Enfant, je ne rêvais pas d’être infirmière, ni médecin, ni missionnaire. Je ne croyais pas avoir ça en moi. Et qu’est-ce que ce ça? Une force? Si oui, laquelle?

Gilles disait avoir « l’espoir que demain, ça aille mieux ». L’aidant aussi porte en lui cet espoir du lendemain.

Le Taon

« C’était par une fin d’après-midi d’été quand le temps se donne un temps d’arrêt sous un ciel apaisé où il fait bon flâner un peu. Rien ne pouvait survenir. Quand tout à coup, de la chaise où Gilles repose, paralysé, se fait entendre un raclement de gorge. Je tourne la tête et aperçoit ses doigts tremblants qui tentent de se mouvoir.

Mais que se passe-t- il? Subitement, le préposé dirige sa main vers la joue de Gilles avec rapidité et clac dans l’air… lui frôle la tête sans le toucher. C’était un de ces gros taons qui s’était posé sur son visage et avait commencé à le piquer laissant une grosse rougeur sanguine.

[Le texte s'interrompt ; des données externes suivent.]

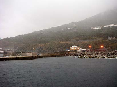 Toshima Port, Toshima, Tokyo, Jp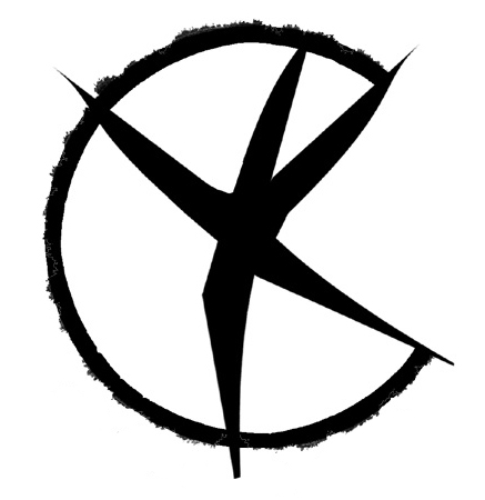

Je n’oublierai jamais les yeux de Gilles exprimant une rage lointaine où se confondait un mélange de reconnaissance et d’impuissance.

Ah! Quel niveau de dépendance ne faut-il pas atteindre quand le corps refuse d’obéir à l’esprit!

Oui, dites-moi. Qui va enlever le taon qui s’apprête à piquer le malade qui demeure sans aide?

C’est pourquoi il fallait créer des maisons.

Pour qu’en notre absence, il y ait quelqu’un d’autre pour enlever le taon. »

Lettre de Chloé à Gilles

Comment aurait-on pu imaginer qu’au début de notre relation amoureuse ton nom, Gilles, qui depuis toujours était associé à tes films, tes photos, tes peintures, un jour serait associé à une maison de répit? La maladie fait mentir le destin. Cette leçon, ton corps l’a apprise bien malgré lui. T’auras eu tes 17 ans contre un corps qui ne voulait plus être le tien. Je me souviens avoir vu sur ton visage ton consentement à te laisser partir, après 35 jours sans boire ni manger. C’est à tes dépends que les souffrances atroces que t’a infligé le Parkinson ont fait de toi le symbole de la résilience. Je sais maintenant que c’est ce symbole que tu incarnes aujourd’hui qui t’a permis de mieux vivre avec ta maladie. L’idée que nom rassembleur, mobilisateur puisse permettre un jour aux aidants de prendre du repos, te donnait espoir en la vie. Tu savais trop bien qu’il n’y a rien de mieux qu’un aidant reposé pour rendre plus acceptable, aux yeux d’une personne malade, son supplice.

C’est à travers tes souffrances que nous avons appris ce qu’est d’apprivoiser sa propre finitude. Des situations malheureuses t’en as vécu, c’est vrai, mais t’en as aussi vécu qui étaient heureuses et jouissives. Rappelle-toi nos séances photos au Carré Saint-Louis, rappelle-toi nos voyages où tu jouais de la musique à bouche, rappelle-toi l’Île Verte, l’hiver, mon amour. Tout en valait la peine. Comme a écrit Gaston Miron dans La marche à l’amour : «Ta lumière n’a pas fini de m’atteindre.»